On 03/21/2013 10:29 PM, Marcelo Tosatti wrote:
> On Thu, Mar 21, 2013 at 01:41:59PM +0800, Xiao Guangrong wrote:
>> On 03/21/2013 04:14 AM, Marcelo Tosatti wrote:
>>>
>>> kvm_mmu_calculate_mmu_pages numbers, 
>>>
>>> maximum number of shadow pages = 2% of mapped guest pages
>>>
>>> Does not make sense for TDP guests where mapping all of guest
>>> memory with 4k pages cannot exceed "mapped guest pages / 512"
>>> (not counting root pages).
>>>
>>> Allow that maximum for TDP, forcing the guest to recycle otherwise.
>>>
>>> Signed-off-by: Marcelo Tosatti <mtosatti@redhat.com>
>>>
>>> diff --git a/arch/x86/kvm/mmu.c b/arch/x86/kvm/mmu.c
>>> index 956ca35..a9694a8d7 100644
>>> --- a/arch/x86/kvm/mmu.c
>>> +++ b/arch/x86/kvm/mmu.c
>>> @@ -4293,7 +4293,7 @@ nomem:
>>>  unsigned int kvm_mmu_calculate_mmu_pages(struct kvm *kvm)
>>>  {
>>>  	unsigned int nr_mmu_pages;
>>> -	unsigned int  nr_pages = 0;
>>> +	unsigned int i, nr_pages = 0;
>>>  	struct kvm_memslots *slots;
>>>  	struct kvm_memory_slot *memslot;
>>>
>>> @@ -4302,7 +4302,19 @@ unsigned int kvm_mmu_calculate_mmu_pages(struct kvm *kvm)
>>>  	kvm_for_each_memslot(memslot, slots)
>>>  		nr_pages += memslot->npages;
>>>
>>> -	nr_mmu_pages = nr_pages * KVM_PERMILLE_MMU_PAGES / 1000;
>>> +	if (tdp_enabled) {
>>> +		/* one root page */
>>> +		nr_mmu_pages = 1;
>>> +		/* nr_pages / (512^i) per level, due to
>>> +		 * guest RAM map being linear */
>>> +		for (i = 1; i < 4; i++) {
>>> +			int nr_pages_round = nr_pages + (1 << (9*i));
>>> +			nr_mmu_pages += nr_pages_round >> (9*i);
>>> +		}
>>
>> Marcelo,
>>
>> Can it work if nested guest is used? Did you see any problem in practice (direct guest
>> uses more memory than your calculation)?
> 
> Direct guest can use more than the calculation by switching between
> different paging modes.

I mean guest runs on hardmmu (tdp is used but no nested guest). Its only
use one page table and seems can not use more memory than your calculation
(except some mmio page tables).

So, you calculation is only used to limit memory used if tdp + nested guest?

> 
> About nested guest: at one point in time the working set cannot exceed 
> the number of physical pages visible by the guest.
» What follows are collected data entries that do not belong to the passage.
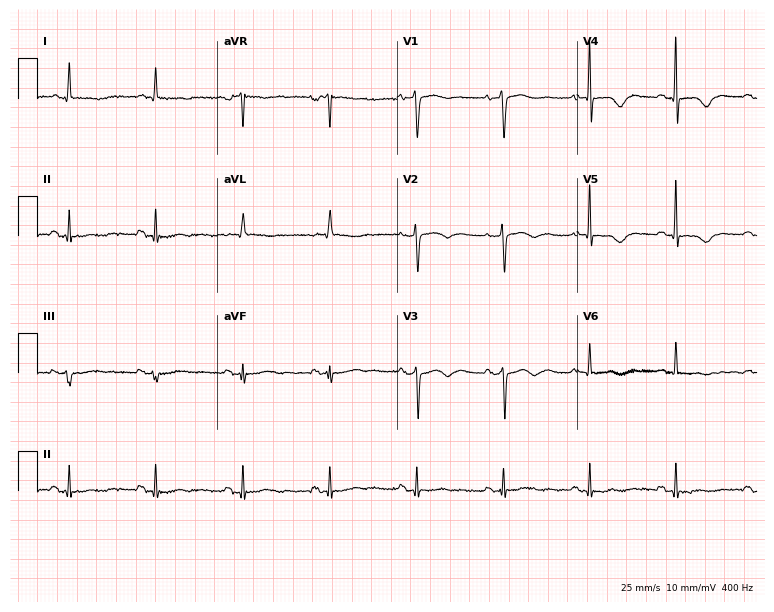
12-lead ECG (7.3-second recording at 400 Hz) from an 82-year-old female patient. Screened for six findings — first-degree AV block, right bundle branch block, left bundle branch block, sinus bradycardia, atrial fibrillation, sinus tachycardia — none is recorded.
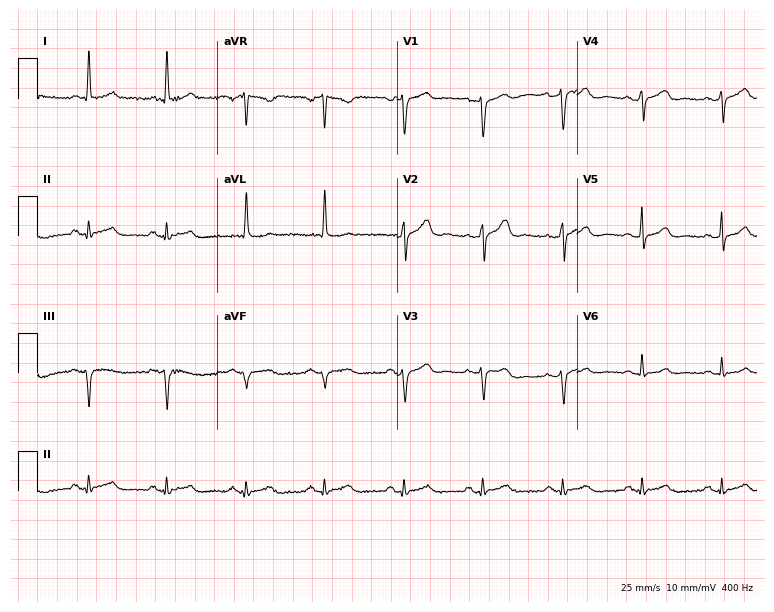
12-lead ECG (7.3-second recording at 400 Hz) from a woman, 69 years old. Screened for six findings — first-degree AV block, right bundle branch block, left bundle branch block, sinus bradycardia, atrial fibrillation, sinus tachycardia — none is recorded.
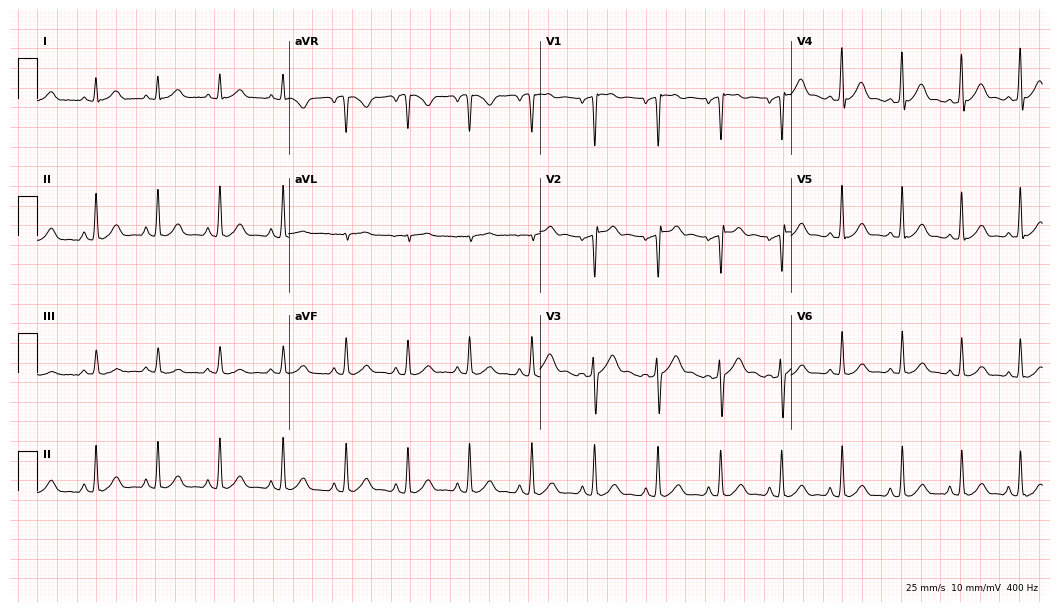
Resting 12-lead electrocardiogram. Patient: a male, 45 years old. None of these six findings is recorded: first-degree AV block, right bundle branch block, left bundle branch block, sinus bradycardia, atrial fibrillation, sinus tachycardia.

But it can cause lots of #PF, it is the nightmare for performance, no?

> 
> Allowing an excessively high number of shadow pages is a security

The security concern means "optimization memory usage"? Or something else?
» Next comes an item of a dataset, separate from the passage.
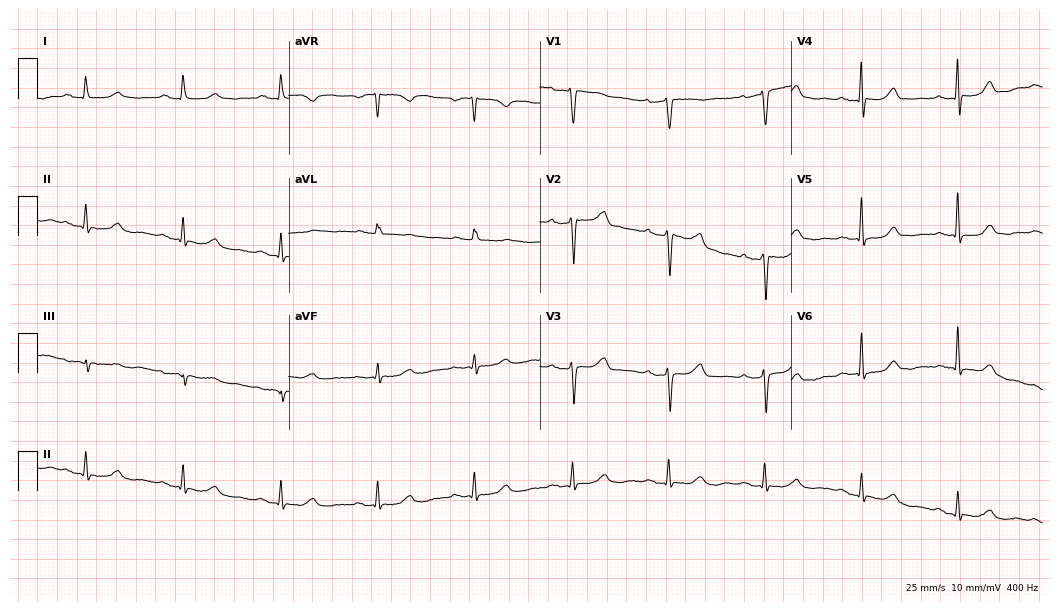
Electrocardiogram, a woman, 66 years old. Overall reading on record: normal ECG.
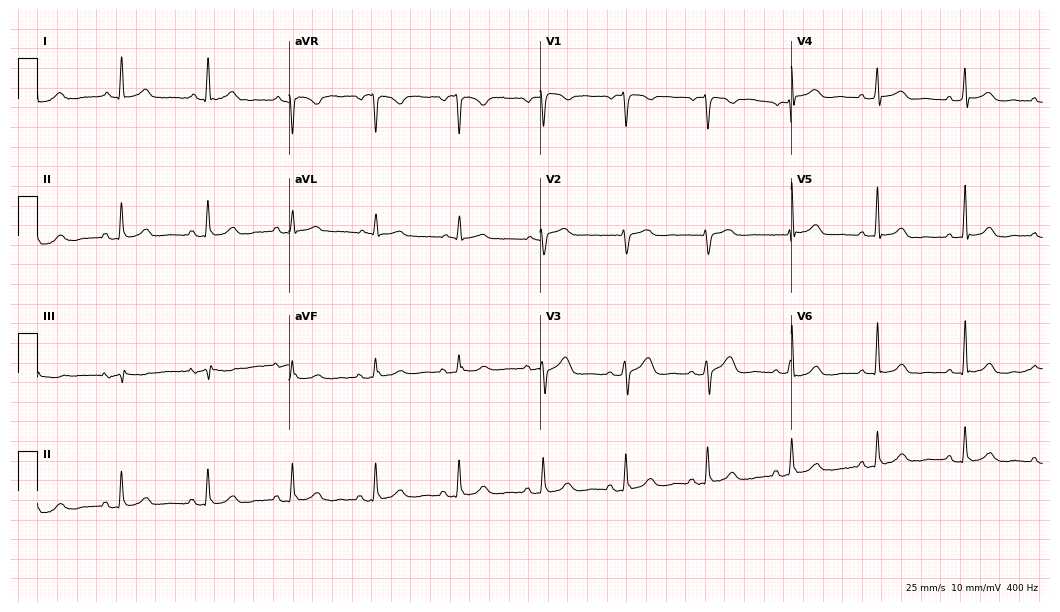
12-lead ECG (10.2-second recording at 400 Hz) from a 61-year-old woman. Labelled as a normal ECG.

> concern, also, as unpreemptable long operations are necessary to tear
> down the pages.

You mean limiting the shadow pages to let some patch run faster like
remove-write-access and zap-all-sp etc.? If yes, we can directly optimize
for these paths, this is more effective i think.

> 
>> And mmio also can build some page table that looks like not considered
>> in this patch.
> 
> Right, but its only a few pages. Same argument as above: working set at
> one given time is smaller than total RAM. Do you see any potential
> problem?

Marcelo, I just confused whether the limitation is reasonable, as i said,
the limitation is not effective enough on hardmmu-only guest (no nested).
and it seems too low for nested guests.